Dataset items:
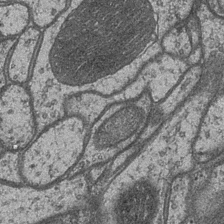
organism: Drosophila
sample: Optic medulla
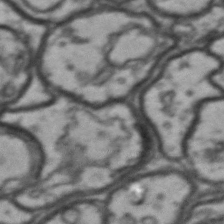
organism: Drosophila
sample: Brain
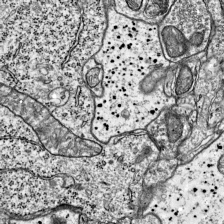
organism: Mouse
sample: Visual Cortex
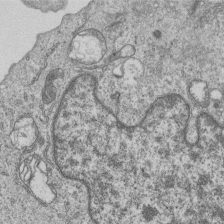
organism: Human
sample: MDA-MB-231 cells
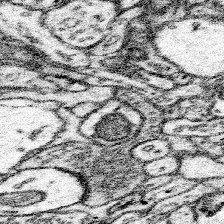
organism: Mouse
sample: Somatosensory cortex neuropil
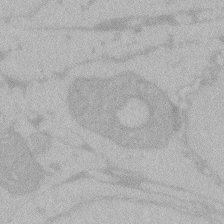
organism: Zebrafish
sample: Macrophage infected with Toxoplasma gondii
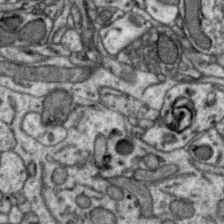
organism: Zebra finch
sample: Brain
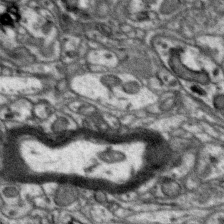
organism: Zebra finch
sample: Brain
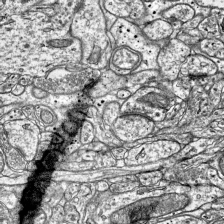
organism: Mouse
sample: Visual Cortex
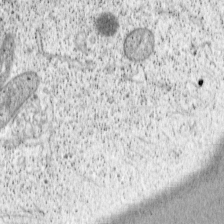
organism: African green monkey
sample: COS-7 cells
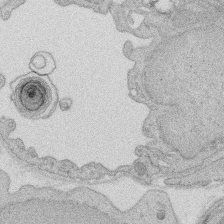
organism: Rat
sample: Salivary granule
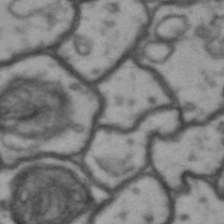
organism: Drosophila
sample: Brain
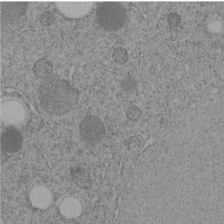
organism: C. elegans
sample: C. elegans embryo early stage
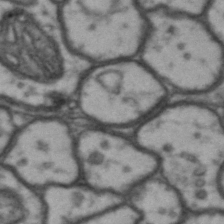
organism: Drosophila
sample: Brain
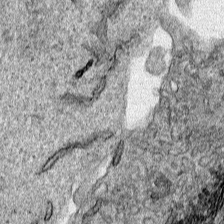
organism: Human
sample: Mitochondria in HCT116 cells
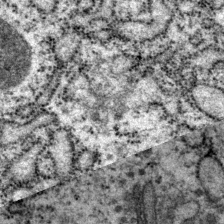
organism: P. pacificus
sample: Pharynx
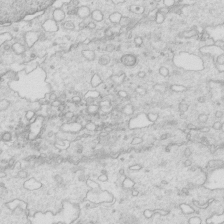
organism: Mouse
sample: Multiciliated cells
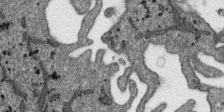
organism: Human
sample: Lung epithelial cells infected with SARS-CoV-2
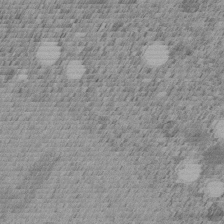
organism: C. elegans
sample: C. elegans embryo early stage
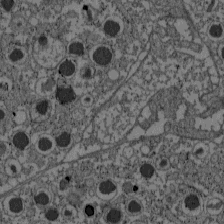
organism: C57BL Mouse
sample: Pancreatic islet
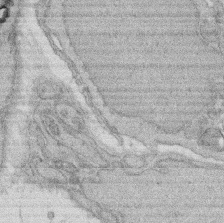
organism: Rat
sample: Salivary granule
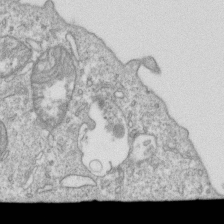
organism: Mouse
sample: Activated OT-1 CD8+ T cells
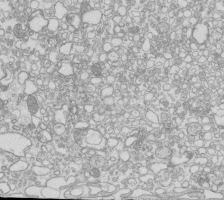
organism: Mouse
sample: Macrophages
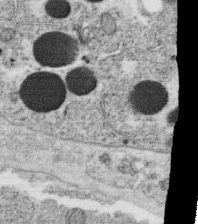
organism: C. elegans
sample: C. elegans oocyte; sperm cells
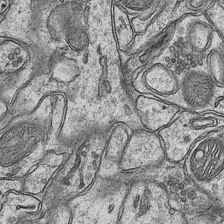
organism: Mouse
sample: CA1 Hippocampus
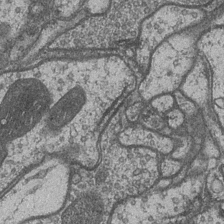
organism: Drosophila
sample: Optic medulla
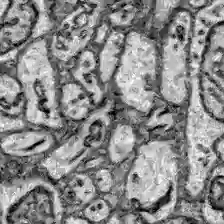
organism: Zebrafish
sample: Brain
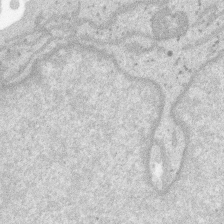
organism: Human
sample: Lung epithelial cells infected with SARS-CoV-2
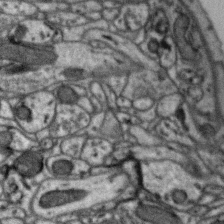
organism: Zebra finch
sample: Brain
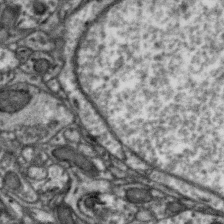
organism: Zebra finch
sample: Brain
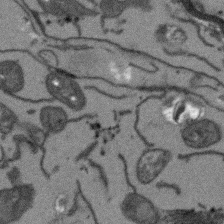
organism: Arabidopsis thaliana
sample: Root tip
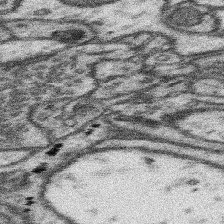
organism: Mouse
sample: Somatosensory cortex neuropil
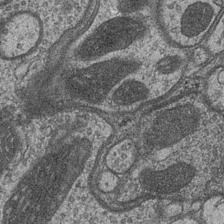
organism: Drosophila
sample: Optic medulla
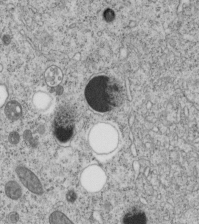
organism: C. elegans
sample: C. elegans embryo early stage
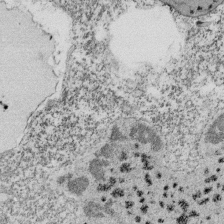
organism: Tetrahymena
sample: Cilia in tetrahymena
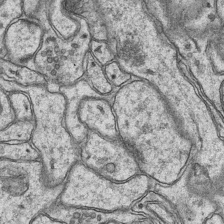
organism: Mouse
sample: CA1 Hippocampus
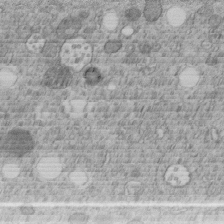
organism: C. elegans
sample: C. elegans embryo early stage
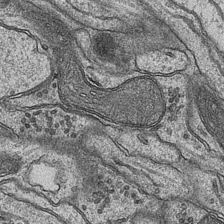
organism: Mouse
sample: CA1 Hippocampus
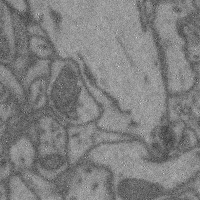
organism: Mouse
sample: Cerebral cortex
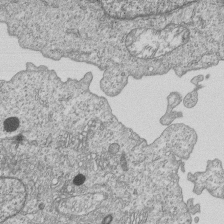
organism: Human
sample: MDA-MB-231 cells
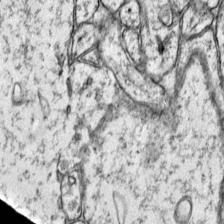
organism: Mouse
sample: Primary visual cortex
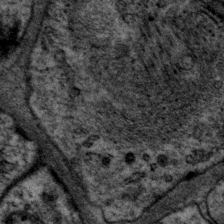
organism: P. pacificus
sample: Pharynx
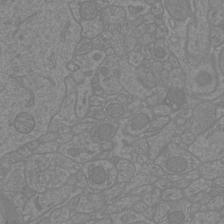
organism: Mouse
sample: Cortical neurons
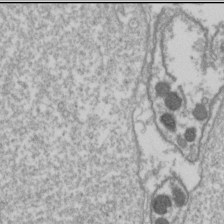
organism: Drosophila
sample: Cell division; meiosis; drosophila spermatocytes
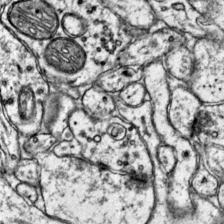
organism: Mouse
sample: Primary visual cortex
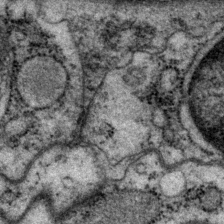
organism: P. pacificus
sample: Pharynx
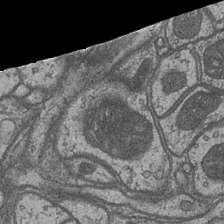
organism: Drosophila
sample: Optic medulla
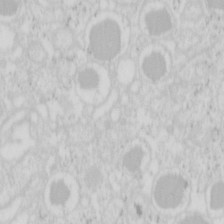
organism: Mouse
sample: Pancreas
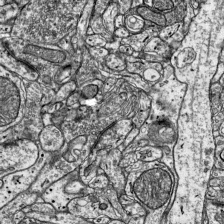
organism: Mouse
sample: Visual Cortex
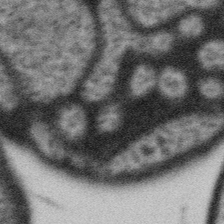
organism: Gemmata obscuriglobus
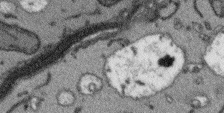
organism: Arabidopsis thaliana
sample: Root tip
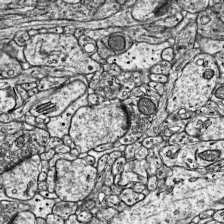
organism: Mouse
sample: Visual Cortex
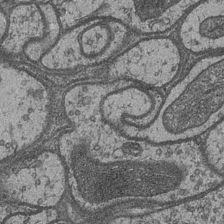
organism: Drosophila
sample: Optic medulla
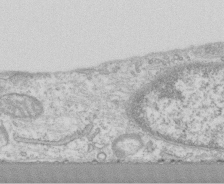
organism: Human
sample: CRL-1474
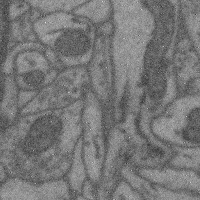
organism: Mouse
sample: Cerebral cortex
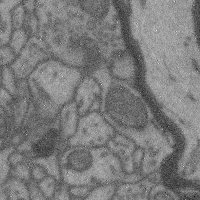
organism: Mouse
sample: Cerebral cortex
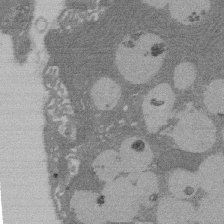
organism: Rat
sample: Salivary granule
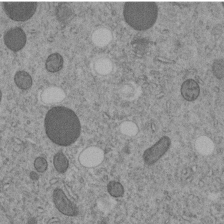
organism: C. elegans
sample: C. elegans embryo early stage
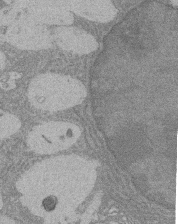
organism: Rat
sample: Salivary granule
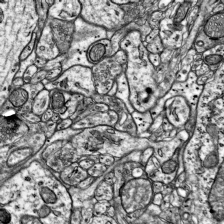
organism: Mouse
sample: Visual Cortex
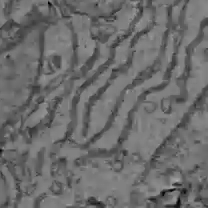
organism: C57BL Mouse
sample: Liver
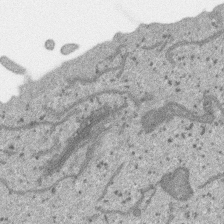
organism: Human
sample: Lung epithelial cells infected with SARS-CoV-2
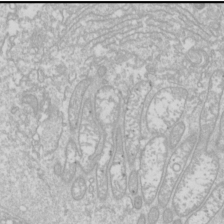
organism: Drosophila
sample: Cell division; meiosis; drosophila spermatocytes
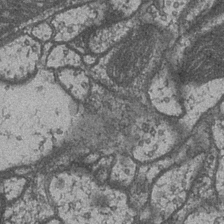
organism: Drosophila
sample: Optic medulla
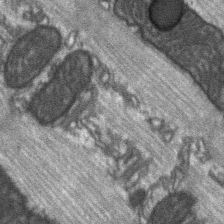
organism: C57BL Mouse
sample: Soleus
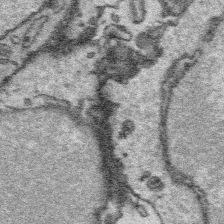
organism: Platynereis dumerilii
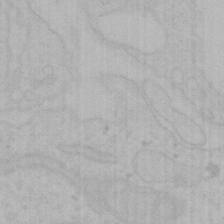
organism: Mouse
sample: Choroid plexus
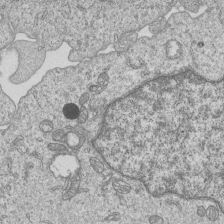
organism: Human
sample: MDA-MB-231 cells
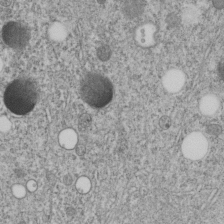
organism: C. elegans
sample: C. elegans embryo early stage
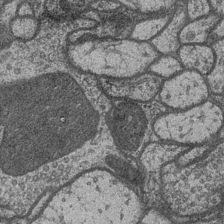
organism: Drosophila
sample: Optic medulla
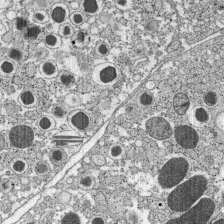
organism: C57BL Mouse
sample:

* PROBLEM DESCRIPTION:
What is needed is a word-for-word copy of the data above, free of any images.

* OUTPUT FOR THIS EXERCISE:
organism: Drosophila
sample: Optic medulla
organism: Drosophila
sample: Brain
organism: Mouse
sample: Visual Cortex
organism: Human
sample: MDA-MB-231 cells
organism: Mouse
sample: Somatosensory cortex neuropil
organism: Zebrafish
sample: Macrophage infected with Toxoplasma gondii
organism: Zebra finch
sample: Brain
organism: Zebra finch
sample: Brain
organism: Mouse
sample: Visual Cortex
organism: African green monkey
sample: COS-7 cells
organism: Rat
sample: Salivary granule
organism: Drosophila
sample: Brain
organism: C. elegans
sample: C. elegans embryo early stage
organism: Drosophila
sample: Brain
organism: Human
sample: Mitochondria in HCT116 cells
organism: P. pacificus
sample: Pharynx
organism: Mouse
sample: Multiciliated cells
organism: Human
sample: Lung epithelial cells infected with SARS-CoV-2
organism: C. elegans
sample: C. elegans embryo early stage
organism: C57BL Mouse
sample: Pancreatic islet
organism: Rat
sample: Salivary granule
organism: Mouse
sample: Activated OT-1 CD8+ T cells
organism: Mouse
sample: Macrophages
organism: C. elegans
sample: C. elegans oocyte; sperm cells
organism: Mouse
sample: CA1 Hippocampus
organism: Drosophila
sample: Optic medulla
organism: Zebrafish
sample: Brain
organism: Human
sample: Lung epithelial cells infected with SARS-CoV-2
organism: Zebra finch
sample: Brain
organism: Zebra finch
sample: Brain
organism: Arabidopsis thaliana
sample: Root tip
organism: Mouse
sample: Somatosensory cortex neuropil
organism: Drosophila
sample: Optic medulla
organism: C. elegans
sample: C. elegans embryo early stage
organism: Tetrahymena
sample: Cilia in tetrahymena
organism: Mouse
sample: CA1 Hippocampus
organism: C. elegans
sample: C. elegans embryo early stage
organism: Mouse
sample: CA1 Hippocampus
organism: Mouse
sample: Cerebral cortex
organism: Human
sample: MDA-MB-231 cells
organism: Mouse
sample: Primary visual cortex
organism: P. pacificus
sample: Pharynx
organism: Mouse
sample: Cortical neurons
organism: Drosophila
sample: Cell division; meiosis; drosophila spermatocytes
organism: Mouse
sample: Primary visual cortex
organism: P. pacificus
sample: Pharynx
organism: Drosophila
sample: Optic medulla
organism: Mouse
sample: Pancreas
organism: Mouse
sample: Visual Cortex
organism: Gemmata obscuriglobus
organism: Arabidopsis thaliana
sample: Root tip
organism: Mouse
sample: Visual Cortex
organism: Drosophila
sample: Optic medulla
organism: Human
sample: CRL-1474
organism: Mouse
sample: Cerebral cortex
organism: Mouse
sample: Cerebral cortex
organism: Rat
sample: Salivary granule
organism: C. elegans
sample: C. elegans embryo early stage
organism: Rat
sample: Salivary granule
organism: Mouse
sample: Visual Cortex
organism: C57BL Mouse
sample: Liver
organism: Human
sample: Lung epithelial cells infected with SARS-CoV-2
organism: Drosophila
sample: Cell division; meiosis; drosophila spermatocytes
organism: Drosophila
sample: Optic medulla
organism: C57BL Mouse
sample: Soleus
organism: Platynereis dumerilii
organism: Mouse
sample: Choroid plexus
organism: Human
sample: MDA-MB-231 cells
organism: C. elegans
sample: C. elegans embryo early stage
organism: Drosophila
sample: Optic medulla
organism: C57BL Mouse
sample:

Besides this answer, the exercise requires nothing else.